Иначе и быть не могло. Дон Антонио был человеком разумным и искушенным жизнью. Сорокалетний опыт научил его быть осторожным; он ни за что не хотел вселять в своих близких надежду, которая могла оказаться напрасной.

VII. БИТВА

В то время как семья дона Антонио де Мариса после стольких потрясений радовалась наступившему спокойствию, на каменной лестнице вдруг раздался крик.

Сесилия вскочила, не веря своему счастью: она узнала голос Пери.

Девушка кинулась было навстречу своему верному другу, но местре Нунес уже опустил доску, служившую подъемным мостом, и спустя несколько мгновений Пери стоял в дверях.

Дон Антонио де Марис, его жена и дочь похолодели от ужаса; Изабел упала как подкошенная.

Пери нес на плечах бездыханное тело Алваро. На лице индейца была глубокая печаль. Пройдя по зале, он положил свою драгоценную ношу на кушетку и, взглянув на бескровное лицо того, кто был его другом, смахнул навернувшуюся слезу.

Никто из присутствующих не решался нарушить глубокого молчания, которое воцарилось в зале. Авентурейро, бросившиеся было вслед за Пери, когда тот прошел мимо них, остановились в дверях в почтительном молчании, пораженные до глубины души тем, что случилось.

Сесилия не могла уже более радоваться тому, что Пери цел и невредим; несмотря на все, что ей пришлось пережить, у нее нашлись еще слезы, чтобы оплакивать благородного и преданного кавальейро, сердце которого перестало биться.

Дон Антонио де Марис скорбел, как отец, потерявший сына; это была немая, ушедшая в себя печаль, которая потрясает натуры сильные, но сломить их не может.

Когда первые минуты потрясения прошли, фидалго стал расспрашивать индейца и услышал из его уст немногословный рассказ о событиях, которые привели к этой горестной развязке.

Вот что произошло.

Покинув дом вечером, когда уже начало сказываться действие яда, Пери выполнил обещание, данное Сесилии. Он должен был найти действенное противоядие, секрет которого знали только старые паже 67 его племени да женщины, помогающие им в изготовлении целебных снадобий.

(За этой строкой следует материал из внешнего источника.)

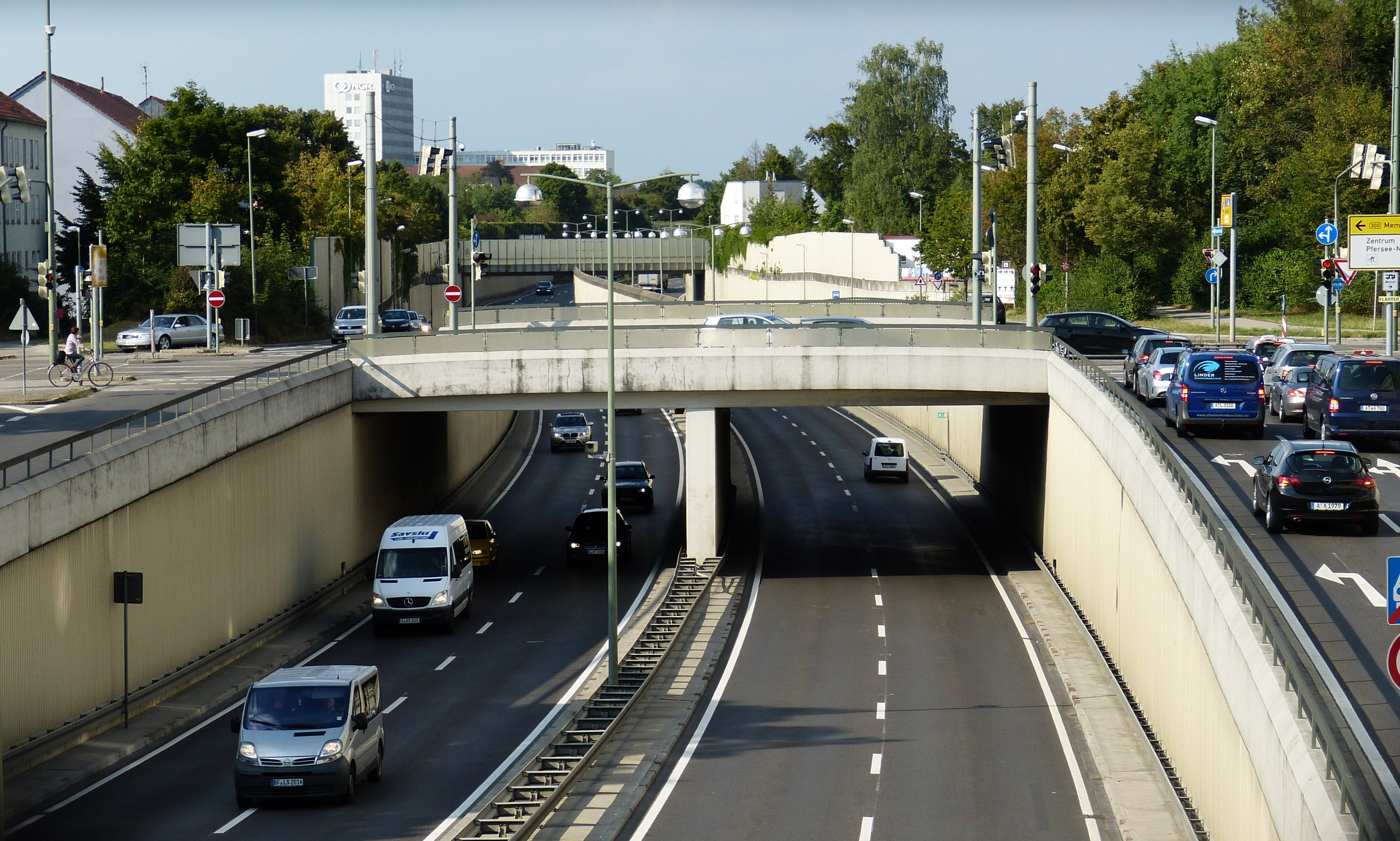 Kreuzung der Bundesstraße 17 (Dayton-Ring, untere Fahrstreifen) mit der Bundesstraße 300 (nach Westen) bzw. Bürgermeister-Ackermann-Straße (nach Osten) in Augsburg-Kriegshaber. Blickrichtung Norden.

Когда он в первый раз уходил на войну, мать его открыла ему этот секрет, чтобы он мог спастись от смерти, если будет ранен отравленною стрелой.

Видя, в каком отчаянии его сеньора, индеец почувствовал, что он еще в силах противиться оцепенению, распространявшемуся по всему телу, и отправился в чащу леса в поисках целебной травы, которая могла вернуть ему силы и жизнь.

Однако, когда он шел по лесу, ему казалось, что поздно уже что-то предпринимать и он все равно погибнет. Ему страшно было думать, что он умрет вдали от своей сеньоры, даже не взглянув на нее в последний раз. Он уже начинал раскаиваться в том, что ушел, а не остался в доме. Лучше было умереть у ног Сесилии. Но тут он снова вспомнил, что девушка его ждет, вспомнил, что нужен ей, и мысль эта придала ему новые силы.

Пери забрался в самую глухую чащу леса, где было совсем темно, и там, во тьме и в безмолвии, разыгрался один из тех эпизодов первобытной, слитой с природой жизни в лесу, о которой мы имеем только отдаленное и смутное представление. Солнце клонилось к закату. Настал вечер, потом ночь, и там, под шатром из листвы, Пери спал, — словно в некоем святилище, и ни один шорох не выдал того, что там было.

Как только первые лучи багрянцем засияли на горизонте, листва раздвинулась, и Пери, изможденный, шатаясь, словно после долгой и тяжелой болезни, вышел из своего убежища.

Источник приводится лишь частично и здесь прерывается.